Triethylamine has a boiling point of 90°C. It does not form explosive peroxides like diethyl or diisopropyl ethers. It can be expected to be close to diethylether in solution properties. It might be useful as an extraction solvent so long as the substrate being isolated is not electrophilic. In the same way that liquid ammonia can be a reaction solvent so could triethylamine.

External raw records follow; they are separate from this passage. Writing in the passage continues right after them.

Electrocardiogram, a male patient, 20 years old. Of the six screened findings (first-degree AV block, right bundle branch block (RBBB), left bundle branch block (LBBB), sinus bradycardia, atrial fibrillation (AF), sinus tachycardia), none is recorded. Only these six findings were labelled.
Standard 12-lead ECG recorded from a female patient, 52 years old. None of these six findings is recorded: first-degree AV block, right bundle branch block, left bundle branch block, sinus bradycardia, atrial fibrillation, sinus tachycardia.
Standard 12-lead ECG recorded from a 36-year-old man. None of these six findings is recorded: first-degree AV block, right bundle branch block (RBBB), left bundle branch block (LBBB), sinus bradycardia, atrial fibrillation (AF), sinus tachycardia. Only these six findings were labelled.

Producing the most likely impurities of a Given Product for Use in Developing a Powerful Analytical Method

In order to develop a good purity analysis for an organic substance one needs to have some method to assess different methods. The better the method separates and quantifies more impurities from the product. A better method the more impurities it separates and the greater the degree of separation between the closest impurity and the product without losing some degree of separation for any single impurity. A better method separates distinctly even an impurity designed to have a very minor difference from the product. Is there a way to prepare a product sample with larger amounts of the most likely potential impurities?

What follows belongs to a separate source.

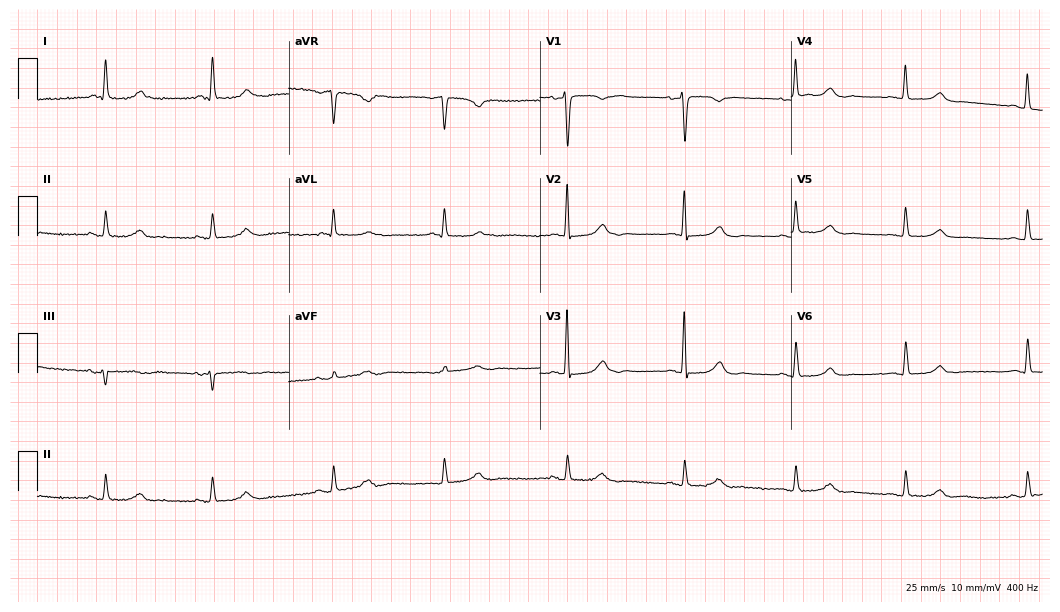
12-lead ECG from a 73-year-old woman (10.2-second recording at 400 Hz). Recorded interpretation: within normal limits.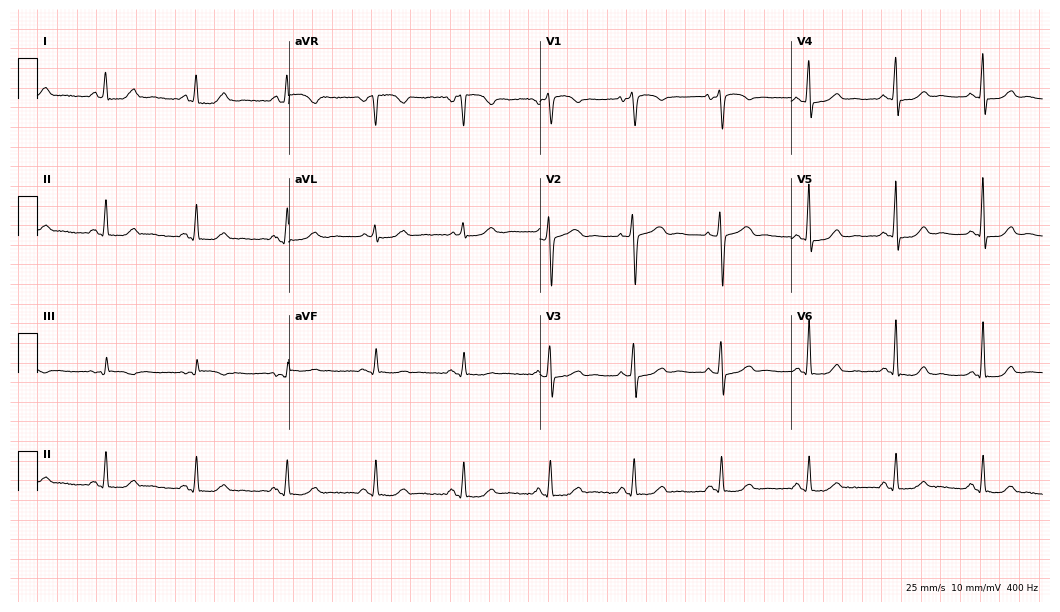
Resting 12-lead electrocardiogram. Patient: a 71-year-old female. Read as a normal ECG.

There are two classes of impurities. Impurities that are product degradation derived; that is, they come from the desired product and arise from reactions upon the desired product after it has been isolated and purified. A different class of impurities are formed at the time of the synthesis of the desired product and which were not completely removed by the isolation and purification process performed before packaging of final product. These impurities are process characteristic. It is this second type that are considered here. These impurities are produced in greater or lesser amounts by variation in the continuous variables controlling the process.

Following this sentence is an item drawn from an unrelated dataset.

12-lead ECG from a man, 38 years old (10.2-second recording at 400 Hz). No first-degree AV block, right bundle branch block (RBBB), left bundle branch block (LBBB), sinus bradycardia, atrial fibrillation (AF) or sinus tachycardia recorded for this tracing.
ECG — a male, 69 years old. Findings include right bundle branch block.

A third group of impurities are created by changing the discontinuous variables of the process step, such as reagents, reagent purity, solvent, solvent purity, substrate purity, processing chemicals When the discontinuous variables are not altered this set of impurities do not appear and do not need to be further mentioned herein.

Temperature is the most significant continuous variable and it can produce the most substantial changes in chemical reactivity. If we are seeking a complete reaction it is likely that the transformation is self terminating and will essentially stop when the correct time has expired with very little occurring after this required reaction time. Increasing the temperature by 10 C according to a rule of thumb will double the rate of reaction. This will also allow competing reactions which are limited under the more preferred conditions to compete and produce by-products.

Thus an increase in the temperatures of each of the different stages of the reaction by 10 C and a decrease in the time by half in each stage should produce more impurities in the final product and these impurities should reflect realistic possible impurities.   If possible the extent of disappearance of starting material should be kept about the same.